Elasticsearch安装以及配置hanlp中文分词插件
一、运行环境
- 操作系统:CentOS 6.8
- Elasticsearch版本:5.6.3
- hanlp版本:1.5.2
二、安装步骤
-
下载tar包
https://artifacts.elastic.co/downloads/elasticsearch/elasticsearch-5.6.3.tar.gz
解压到/home/elasticsearch - 修改elasticsearch.yml
cluster.name: xingdu #设置集群名称
node.name: search #设置节点名称
network.bind_host: 192.168.1.200 #设置绑定的ip地址
network.publish_host: 192.168.1.200 #设置其它节点和该节点交互的ip地址
elasticsearch默认开启两个端口:9200,用于ES节点和外部通讯;9300,用于ES节点之间通讯
- 运行
./bin/elasticsearch
报错:org.elasticsearch.bootstrap.StartupException: java.lang.RuntimeException: can not run elasticsearch as root,不能以root用户的身份运行elasticsearch
解决方法:新建用户组和用户,并赋予其elasticsearch文件夹的权限
groupadd xingdu
useradd xingdu -g xingdu
chown -R xingdu:xingdu elasticsearch
再次运行
WARN:java.lang.UnsupportedOperationException: seccomp unavailable: CONFIG_SECCOMP not compiled into kernel, CONFIG_SECCOMP and CONFIG_SECCOMP_FILTER are needed,使用新的linux版本即可,不影响使用
ERROR: [4] bootstrap checks failed
[1]: max file descriptors [4096] for elasticsearch process is too low, increase to at least [65536]

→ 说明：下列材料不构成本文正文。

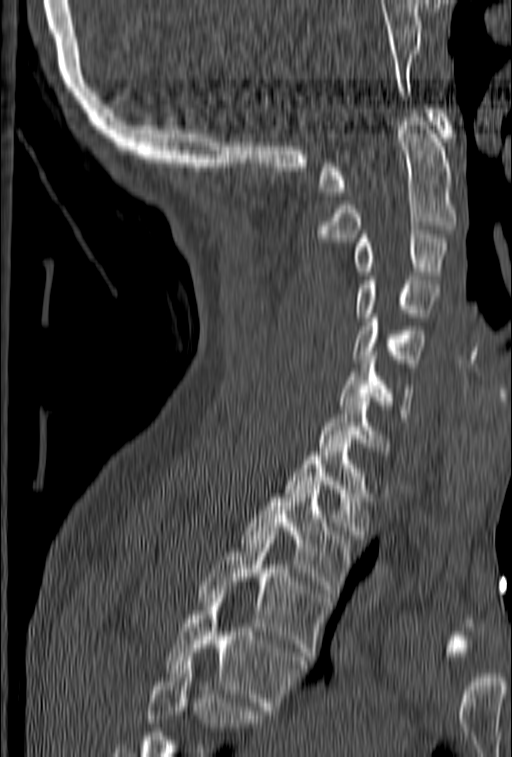
CT, spine. sagittal view. bone-window reconstruction
Each box given as x1,y1,x2,y2.
Vertebrae that run past the bottom of the scan are left unlabeled.
Vertebra bounding boxes:
- T4: x1=164, y1=590, x2=305, y2=710
- T3: x1=197, y1=531, x2=331, y2=660
- T2: x1=241, y1=485, x2=353, y2=597
- T1: x1=285, y1=443, x2=371, y2=539
- C7: x1=319, y1=393, x2=392, y2=459
- C6: x1=339, y1=356, x2=414, y2=417
- C5: x1=352, y1=310, x2=425, y2=367
- C4: x1=356, y1=276, x2=439, y2=317
- C3: x1=353, y1=230, x2=449, y2=275
- C2: x1=312, y1=109, x2=457, y2=242
- C1: x1=319, y1=105, x2=456, y2=196
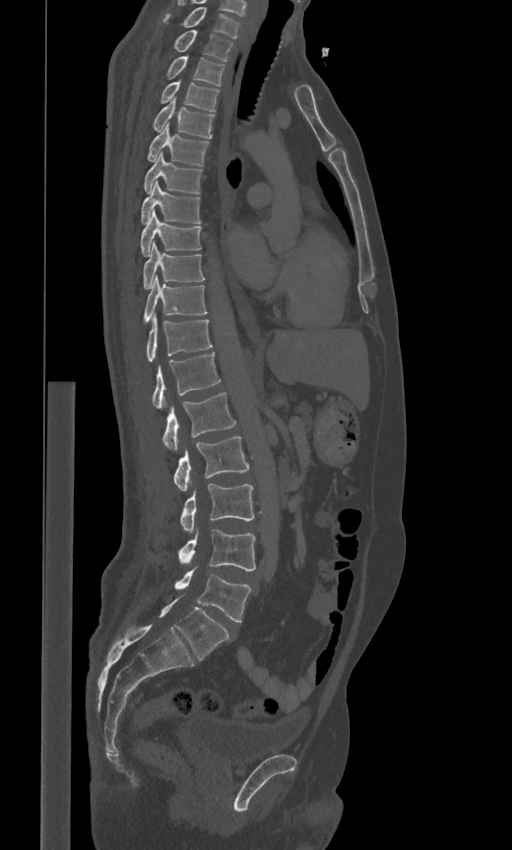
CT spine. sagittal reformat

In these labels the spine has an L6, a sixth lumbar vertebra below L5.
<vertebrae><v name="L6" x1="159" y1="597" x2="229" y2="660"/><v name="L5" x1="174" y1="567" x2="251" y2="622"/><v name="L4" x1="178" y1="528" x2="255" y2="570"/><v name="L3" x1="180" y1="484" x2="254" y2="534"/><v name="L2" x1="173" y1="436" x2="249" y2="491"/><v name="L1" x1="163" y1="392" x2="236" y2="451"/><v name="T12" x1="151" y1="352" x2="221" y2="409"/><v name="T11" x1="147" y1="313" x2="213" y2="362"/><v name="T10" x1="143" y1="276" x2="207" y2="321"/><v name="T9" x1="143" y1="242" x2="205" y2="288"/><v name="T8" x1="140" y1="211" x2="201" y2="256"/><v name="T7" x1="141" y1="181" x2="200" y2="224"/><v name="T6" x1="143" y1="152" x2="201" y2="194"/><v name="T5" x1="147" y1="123" x2="208" y2="165"/><v name="T4" x1="152" y1="99" x2="214" y2="138"/><v name="T3" x1="161" y1="80" x2="219" y2="111"/><v name="T2" x1="166" y1="56" x2="224" y2="86"/><v name="T1" x1="173" y1="29" x2="234" y2="60"/><v name="C7" x1="163" y1="7" x2="240" y2="37"/></vertebrae>

[2]: max number of threads [1024] for user [xingdu] is too low, increase to at least [2048]
[3]: max virtual memory areas vm.max_map_count [65530] is too low, increase to at least [262144]
[4]: system call filters failed to install; check the logs and fix your configuration or disable system call filters at your own risk
启动失败,出现上面四个错误,一一解决
ERROR[1]:无法创建本地文件问题,用户最大可创建文件数太小
解决方法:切换到root用户,编辑limits.conf配置文件
vi /etc/security/limits.conf
#末尾添加
* soft nofile 65536
* hard nofile 65536
* soft nproc 65536
* hard nproc 65536
ERROR[2]:无法创建本地线程问题,用户最大可创建线程数太小
解决方法:切换到root用户,进入limits.d目录下,修改90-nproc.conf 配置文件
vi /etc/security/limits.d/90-nproc.conf
将
* soft nproc 1024
修改为
* soft nproc 2048
ERROR[3]:最大虚拟内存太小
解决方法:切换到root用户下,修改配置文件sysctl.conf
vi /etc/sysctl.conf
添加配置
vm.max_map_count=655360
执行命令
sysctl -p
ERROR[4]:这是在因为Centos6不支持SecComp,而ES5.2.0默认bootstrap.system_call_filter为true进行检测,所以导致检测失败,失败后直接导致ES不能启动
解决方法:在elasticsearch.yml中配置bootstrap.system_call_filter为false
bootstrap.memory_lock: false
bootstrap.system_call_filter: false
解决完成后,重新启动,启动成功
如果要在后台运行,使用./bin/elasticsearch -d
启动
访问 http://192.168.1.200:9200/,返回数据
{
"name": "search",
"cluster_name": "xingdu",
"cluster_uuid": "CYmFU0UQTeW3zejFmsOdRw",
"version": {
"number": "5.6.3",
"build_hash": "1a2f265",
"build_date": "2017-10-06T20:33:39.012Z",
"build_snapshot": false,
"lucene_version": "6.6.1"
},
"tagline": "You Know, for Search"
}
-
安装hanlp中文分词插件
参考插件地址: https://github.com/hualongdata/hanlp-ext/tree/master/es-plugin
该插件支持hanlp和hanlp-index分词,但是没有过滤停用词(也可能是需要额外配置),修改源代码之后重新编译打包
链接: https://pan.baidu.com/s/1pMdfzkB 密码: cdc4
将压缩包解压到/elasticsearch/plugins
目录下,重命名为hanlp
下载hanlp数据包
链接: https://pan.baidu.com/s/1smsAxch 密码: w4i7
解压之后,修改/elasticsearch/plugins/hanlp
目录下的hanlp.properties文件,修改根路径root=/home/hanlp/
为数据包所在目录
给运行elasticsearch的用户分配权限
chown -R xingdu:xingdu hanlp
现在启动elasticsearch,提示jar包冲突
jar1: /home/elasticsearch/lib/log4j-api-2.9.1.jar
jar2: /home/elasticsearch/plugins/hanlp/log4j-api-2.9.1.jar
把hanlp目录下的log4j-api-2.9.1.jar删除即可
现在启动elasticsearch,没有异常,我们测试一下hanlp分词插件有没有生效
访问:http://192.168.1.200:9200/_analyze?text=%E4%B8%AD%E5%9B%BD%E7%9A%84%E5%86%9B%E4%BA%8B%E5%AE%9E%E5%8A%9B%E4%B8%8E%E6%97%A5%E4%BF%B1%E5%A2%9E&analyzer=hanlp
elasticsearch报错并且退出运行
java.security.AccessControlException: access denied ("java.util.PropertyPermission" "*" "read,write")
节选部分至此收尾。